WORK TO BE COMPLETED →
Drop every picture. Return the rest of the entries exactly.

Entries taken from a collection →
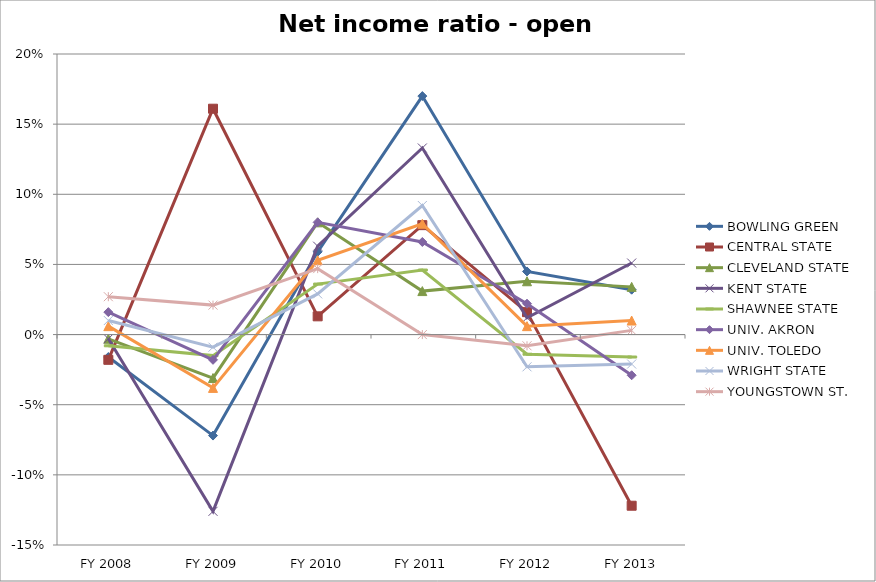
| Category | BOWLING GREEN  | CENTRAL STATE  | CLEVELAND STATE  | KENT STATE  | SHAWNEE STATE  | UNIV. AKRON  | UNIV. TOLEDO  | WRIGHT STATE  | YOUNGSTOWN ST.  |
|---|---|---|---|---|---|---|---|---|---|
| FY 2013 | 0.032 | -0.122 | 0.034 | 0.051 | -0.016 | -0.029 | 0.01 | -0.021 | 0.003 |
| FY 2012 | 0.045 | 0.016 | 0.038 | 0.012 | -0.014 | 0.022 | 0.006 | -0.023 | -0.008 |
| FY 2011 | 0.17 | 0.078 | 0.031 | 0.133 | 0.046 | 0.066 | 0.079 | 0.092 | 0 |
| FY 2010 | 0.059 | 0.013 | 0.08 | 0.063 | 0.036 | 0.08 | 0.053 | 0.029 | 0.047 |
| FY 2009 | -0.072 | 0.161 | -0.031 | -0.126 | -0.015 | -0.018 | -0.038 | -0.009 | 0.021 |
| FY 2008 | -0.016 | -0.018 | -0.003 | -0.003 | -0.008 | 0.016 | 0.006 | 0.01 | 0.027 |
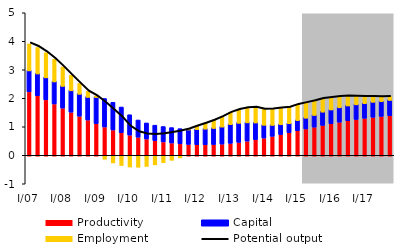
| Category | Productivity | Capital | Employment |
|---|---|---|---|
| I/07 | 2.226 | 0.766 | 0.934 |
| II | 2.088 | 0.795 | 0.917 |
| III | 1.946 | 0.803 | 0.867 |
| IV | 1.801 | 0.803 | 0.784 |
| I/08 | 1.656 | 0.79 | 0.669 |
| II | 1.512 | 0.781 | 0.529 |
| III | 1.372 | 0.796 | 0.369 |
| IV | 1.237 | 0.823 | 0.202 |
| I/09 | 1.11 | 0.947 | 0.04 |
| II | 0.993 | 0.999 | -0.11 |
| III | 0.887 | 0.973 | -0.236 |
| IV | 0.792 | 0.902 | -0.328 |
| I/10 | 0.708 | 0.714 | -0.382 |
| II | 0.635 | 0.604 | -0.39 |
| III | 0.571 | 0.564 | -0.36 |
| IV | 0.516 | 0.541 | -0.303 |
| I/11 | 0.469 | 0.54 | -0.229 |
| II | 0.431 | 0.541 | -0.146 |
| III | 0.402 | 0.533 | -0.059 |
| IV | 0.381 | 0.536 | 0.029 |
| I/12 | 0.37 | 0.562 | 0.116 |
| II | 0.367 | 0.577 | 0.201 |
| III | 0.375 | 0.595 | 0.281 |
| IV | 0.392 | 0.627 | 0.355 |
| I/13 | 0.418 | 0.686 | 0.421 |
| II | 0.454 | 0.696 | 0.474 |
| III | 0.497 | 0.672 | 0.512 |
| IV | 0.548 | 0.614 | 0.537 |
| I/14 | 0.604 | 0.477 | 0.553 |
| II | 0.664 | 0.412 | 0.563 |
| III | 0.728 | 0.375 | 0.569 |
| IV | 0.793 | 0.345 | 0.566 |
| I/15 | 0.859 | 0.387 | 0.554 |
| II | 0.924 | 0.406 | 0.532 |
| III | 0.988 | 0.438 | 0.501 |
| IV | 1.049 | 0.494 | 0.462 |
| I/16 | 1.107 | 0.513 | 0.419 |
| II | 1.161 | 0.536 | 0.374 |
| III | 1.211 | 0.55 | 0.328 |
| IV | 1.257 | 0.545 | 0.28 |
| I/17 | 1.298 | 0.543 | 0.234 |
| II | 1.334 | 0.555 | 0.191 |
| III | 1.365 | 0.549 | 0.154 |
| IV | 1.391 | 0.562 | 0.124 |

SOLUTION FOR THIS EXERCISE →
| Category | BOWLING GREEN  | CENTRAL STATE  | CLEVELAND STATE  | KENT STATE  | SHAWNEE STATE  | UNIV. AKRON  | UNIV. TOLEDO  | WRIGHT STATE  | YOUNGSTOWN ST.  |
|---|---|---|---|---|---|---|---|---|---|
| FY 2013 | 0.032 | -0.122 | 0.034 | 0.051 | -0.016 | -0.029 | 0.01 | -0.021 | 0.003 |
| FY 2012 | 0.045 | 0.016 | 0.038 | 0.012 | -0.014 | 0.022 | 0.006 | -0.023 | -0.008 |
| FY 2011 | 0.17 | 0.078 | 0.031 | 0.133 | 0.046 | 0.066 | 0.079 | 0.092 | 0 |
| FY 2010 | 0.059 | 0.013 | 0.08 | 0.063 | 0.036 | 0.08 | 0.053 | 0.029 | 0.047 |
| FY 2009 | -0.072 | 0.161 | -0.031 | -0.126 | -0.015 | -0.018 | -0.038 | -0.009 | 0.021 |
| FY 2008 | -0.016 | -0.018 | -0.003 | -0.003 | -0.008 | 0.016 | 0.006 | 0.01 | 0.027 |
| Category | Productivity | Capital | Employment |
|---|---|---|---|
| I/07 | 2.226 | 0.766 | 0.934 |
| II | 2.088 | 0.795 | 0.917 |
| III | 1.946 | 0.803 | 0.867 |
| IV | 1.801 | 0.803 | 0.784 |
| I/08 | 1.656 | 0.79 | 0.669 |
| II | 1.512 | 0.781 | 0.529 |
| III | 1.372 | 0.796 | 0.369 |
| IV | 1.237 | 0.823 | 0.202 |
| I/09 | 1.11 | 0.947 | 0.04 |
| II | 0.993 | 0.999 | -0.11 |
| III | 0.887 | 0.973 | -0.236 |
| IV | 0.792 | 0.902 | -0.328 |
| I/10 | 0.708 | 0.714 | -0.382 |
| II | 0.635 | 0.604 | -0.39 |
| III | 0.571 | 0.564 | -0.36 |
| IV | 0.516 | 0.541 | -0.303 |
| I/11 | 0.469 | 0.54 | -0.229 |
| II | 0.431 | 0.541 | -0.146 |
| III | 0.402 | 0.533 | -0.059 |
| IV | 0.381 | 0.536 | 0.029 |
| I/12 | 0.37 | 0.562 | 0.116 |
| II | 0.367 | 0.577 | 0.201 |
| III | 0.375 | 0.595 | 0.281 |
| IV | 0.392 | 0.627 | 0.355 |
| I/13 | 0.418 | 0.686 | 0.421 |
| II | 0.454 | 0.696 | 0.474 |
| III | 0.497 | 0.672 | 0.512 |
| IV | 0.548 | 0.614 | 0.537 |
| I/14 | 0.604 | 0.477 | 0.553 |
| II | 0.664 | 0.412 | 0.563 |
| III | 0.728 | 0.375 | 0.569 |
| IV | 0.793 | 0.345 | 0.566 |
| I/15 | 0.859 | 0.387 | 0.554 |
| II | 0.924 | 0.406 | 0.532 |
| III | 0.988 | 0.438 | 0.501 |
| IV | 1.049 | 0.494 | 0.462 |
| I/16 | 1.107 | 0.513 | 0.419 |
| II | 1.161 | 0.536 | 0.374 |
| III | 1.211 | 0.55 | 0.328 |
| IV | 1.257 | 0.545 | 0.28 |
| I/17 | 1.298 | 0.543 | 0.234 |
| II | 1.334 | 0.555 | 0.191 |
| III | 1.365 | 0.549 | 0.154 |
| IV | 1.391 | 0.562 | 0.124 |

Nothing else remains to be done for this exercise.